[Start of Attachment]

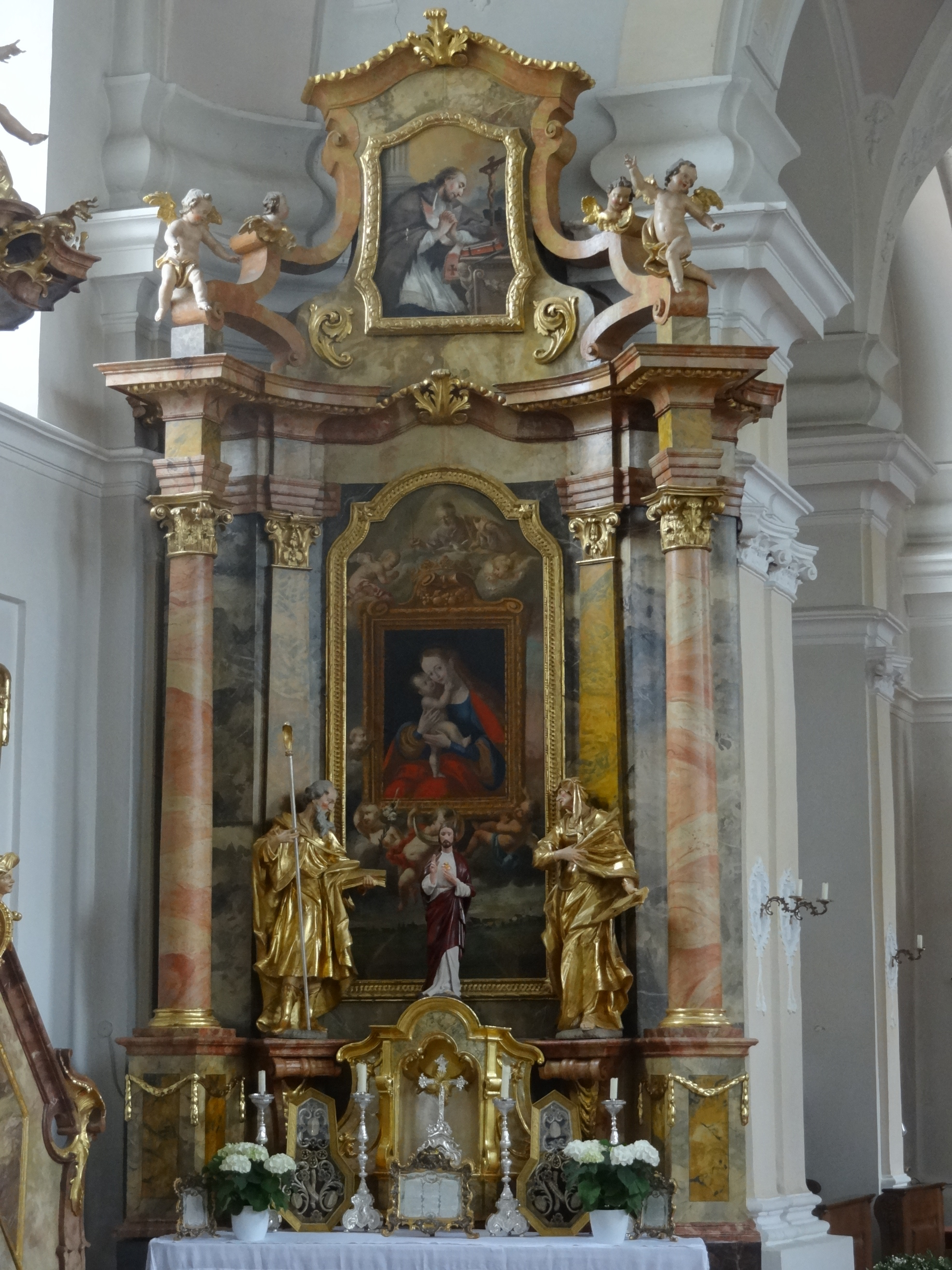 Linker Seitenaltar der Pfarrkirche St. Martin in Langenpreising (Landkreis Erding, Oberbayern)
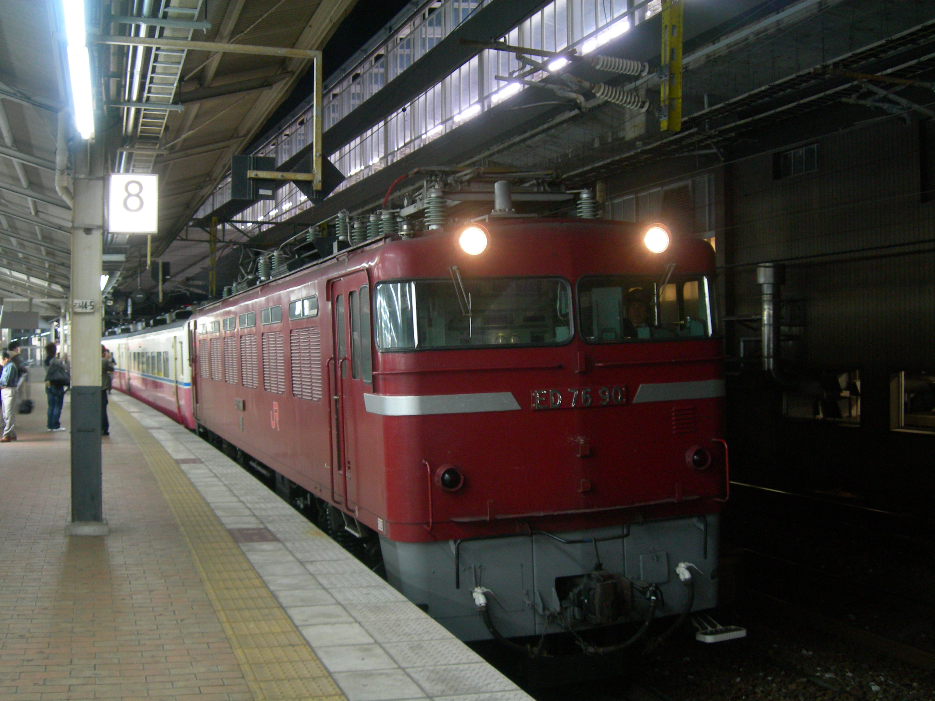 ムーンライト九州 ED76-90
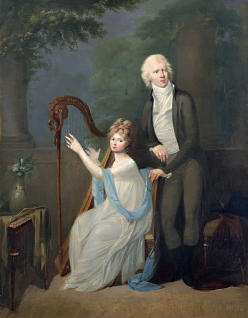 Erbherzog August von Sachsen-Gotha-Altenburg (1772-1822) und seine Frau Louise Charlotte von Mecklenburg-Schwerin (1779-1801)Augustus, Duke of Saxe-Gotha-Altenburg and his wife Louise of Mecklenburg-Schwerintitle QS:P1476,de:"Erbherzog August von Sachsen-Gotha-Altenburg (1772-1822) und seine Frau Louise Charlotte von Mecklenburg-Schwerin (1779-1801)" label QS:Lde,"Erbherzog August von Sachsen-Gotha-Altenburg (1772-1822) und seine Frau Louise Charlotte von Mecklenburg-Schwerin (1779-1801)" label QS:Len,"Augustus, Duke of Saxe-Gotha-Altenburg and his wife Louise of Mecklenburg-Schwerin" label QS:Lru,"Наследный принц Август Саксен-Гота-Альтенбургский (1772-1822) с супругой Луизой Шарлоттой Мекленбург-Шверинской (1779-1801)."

[End of Attachment]

Would you print the listing above in full, exactly, but with no pictures?

* _Expected answer_
 Linker Seitenaltar der Pfarrkirche St. Martin in Langenpreising (Landkreis Erding, Oberbayern)
 ムーンライト九州 ED76-90
 Erbherzog August von Sachsen-Gotha-Altenburg (1772-1822) und seine Frau Louise Charlotte von Mecklenburg-Schwerin (1779-1801)Augustus, Duke of Saxe-Gotha-Altenburg and his wife Louise of Mecklenburg-Schwerintitle QS:P1476,de:"Erbherzog August von Sachsen-Gotha-Altenburg (1772-1822) und seine Frau Louise Charlotte von Mecklenburg-Schwerin (1779-1801)" label QS:Lde,"Erbherzog August von Sachsen-Gotha-Altenburg (1772-1822) und seine Frau Louise Charlotte von Mecklenburg-Schwerin (1779-1801)" label QS:Len,"Augustus, Duke of Saxe-Gotha-Altenburg and his wife Louise of Mecklenburg-Schwerin" label QS:Lru,"Наследный принц Август Саксен-Гота-Альтенбургский (1772-1822) с супругой Луизой Шарлоттой Мекленбург-Шверинской (1779-1801)."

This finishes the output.